Former Health Secretary Matt Hancock has disputed claims he rejected expert advice on Covid tests for people going into care homes in England at the start of the pandemic.
WhatsApp messages leaked to the Daily Telegraph newspaper suggest Mr Hancock was told in April 2020 there should be “testing of all going into care homes”. Government guidance later mandated tests only for those leaving hospital. A spokesman for Mr Hancock said the messages had been “doctored”.
“These stolen messages have been doctored to create a false story that Matt rejected clinical advice on care home testing. This is flat wrong,” he said in a statement. The BBC has not seen or independently verified the WhatsApp messages nor the context in which they were sent. The Telegraph has obtained more than 100,000 messages sent between Mr Hancock and other ministers and officials at the height of the pandemic.
The texts were passed to the newspaper by journalist Isabel Oakeshott, who has been critical of lockdowns. Ms Oakeshott was given copies of the texts while helping Mr Hancock write his book, Pandemic Diaries. In one message, dated 14 April, Mr Hancock reportedly told aides that Prof Sir Chris Whitty, the chief medical officer for England, had conducted an “evidence review” and recommended “testing of all going into care homes, and segregation whilst awaiting result”.
The message came a day before the publication of Covid-19: Our Action Plan for Adult Social Care, a government document setting out plans to keep the care system functioning during the pandemic.
Mr Hancock said the advice represented a “good positive step” and that “we must put into the doc”, to which an aide responded that he had sent the request “to action”.
But later the same day, Mr Hancock messaged again saying he would rather “leave out” a commitment to test everyone entering care homes from the community and “just commit to testing & isolate ALL going into care from hospital”. I do not think the community commitment adds anything and it muddies the waters,” he said.
A spokesman for Mr Hancock said this followed an operational meeting, where he was advised it was not possible to test everyone entering care homes.

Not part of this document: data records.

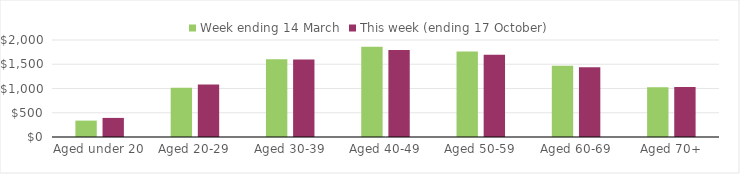
| Category | Week ending 14 March | This week (ending 17 October) |
|---|---|---|
| Aged under 20 | 338.02 | 393.77 |
| Aged 20-29 | 1015.61 | 1080.65 |
| Aged 30-39 | 1600.75 | 1598.43 |
| Aged 40-49 | 1860.07 | 1793.95 |
| Aged 50-59 | 1761.77 | 1696.01 |
| Aged 60-69 | 1471.07 | 1437 |
| Aged 70+ | 1023.56 | 1030.09 |
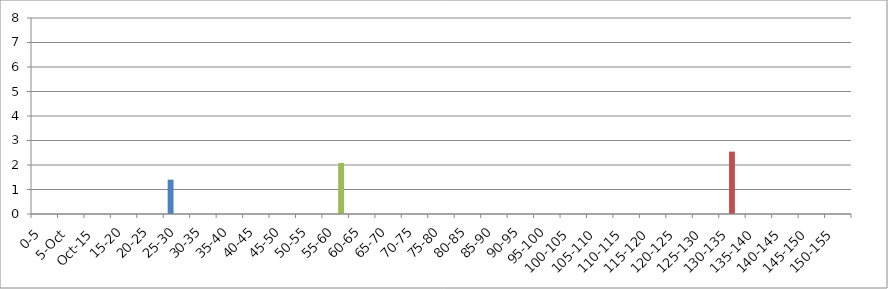
| Category | 119875 | 146067 | 241240 |
|---|---|---|---|
| 0-5 | 0 | 0 | 0 |
| 5-Oct | 0 | 0 | 0 |
| Oct-15 | 0 | 0 | 0 |
| 15-20 | 0 | 0 | 0 |
| 20-25 | 0 | 0 | 0 |
| 25-30 | 1.402 | 0 | 0 |
| 30-35 | 0 | 0 | 0 |
| 35-40 | 0 | 0 | 0 |
| 40-45 | 0 | 0 | 0 |
| 45-50 | 0 | 0 | 0 |
| 50-55 | 0 | 0 | 0 |
| 55-60 | 0 | 0 | 2.084 |
| 60-65 | 0 | 0 | 0 |
| 65-70 | 0 | 0 | 0 |
| 70-75 | 0 | 0 | 0 |
| 75-80 | 0 | 0 | 0 |
| 80-85 | 0 | 0 | 0 |
| 85-90 | 0 | 0 | 0 |
| 90-95 | 0 | 0 | 0 |
| 95-100 | 0 | 0 | 0 |
| 100-105 | 0 | 0 | 0 |
| 105-110 | 0 | 0 | 0 |
| 110-115 | 0 | 0 | 0 |
| 115-120 | 0 | 0 | 0 |
| 120-125 | 0 | 0 | 0 |
| 125-130 | 0 | 0 | 0 |
| 130-135 | 0 | 2.546 | 0 |
| 135-140 | 0 | 0 | 0 |
| 140-145 | 0 | 0 | 0 |
| 145-150 | 0 | 0 | 0 |
| 150-155 | 0 | 0 | 0 |

When the care plan was published on 15 April, it said the government would “institute a policy of testing all residents prior to admission to care homes”, but that that would “begin with all those being discharged from hospital”.
It said only that it would “move to” a policy of testing everyone entering care homes from the community. From March 2020 to January 2022, there were 43,256 deaths involving Covid-19 in care homes in England, according to the Office for National Statistics. Social Care Minister Helen Whately, who held the same role in 2020, said “the importance of testing was never in doubt” but “tough decisions” on prioritising the tests available had to be made.
Responding to an urgent question from Labour in the Commons, she said “selective snippets of WhatsApp conversations give a limited and at times misleading insight”.
She pointed to an email at the time which said the government should “press ahead straight away” with hospitals testing patients being moved to care homes and that the government should “aspire to, as soon as capacity allows” for testing of everyone going into care homes. But Labour’s shadow social care minister Liz Kendall questioned why care home residents were not prioritised and accused Mr Hancock of “attempting to rewrite history”.
A spokesman for Mr Hancock said the then-health secretary “enthusiastically accepted” advice from the chief medical officer on 14 April that testing was needed for people going into care homes.
“Later that day he convened an operational meeting on delivering testing for care homes where he was advised it was not currently possible to test everyone entering care homes, which he also accepted,” he said.
“Matt concluded that the testing of people leaving hospital for care homes should be prioritised because of the higher risks of transmission, as it wasn’t possible to mandate everyone going into care homes got tested.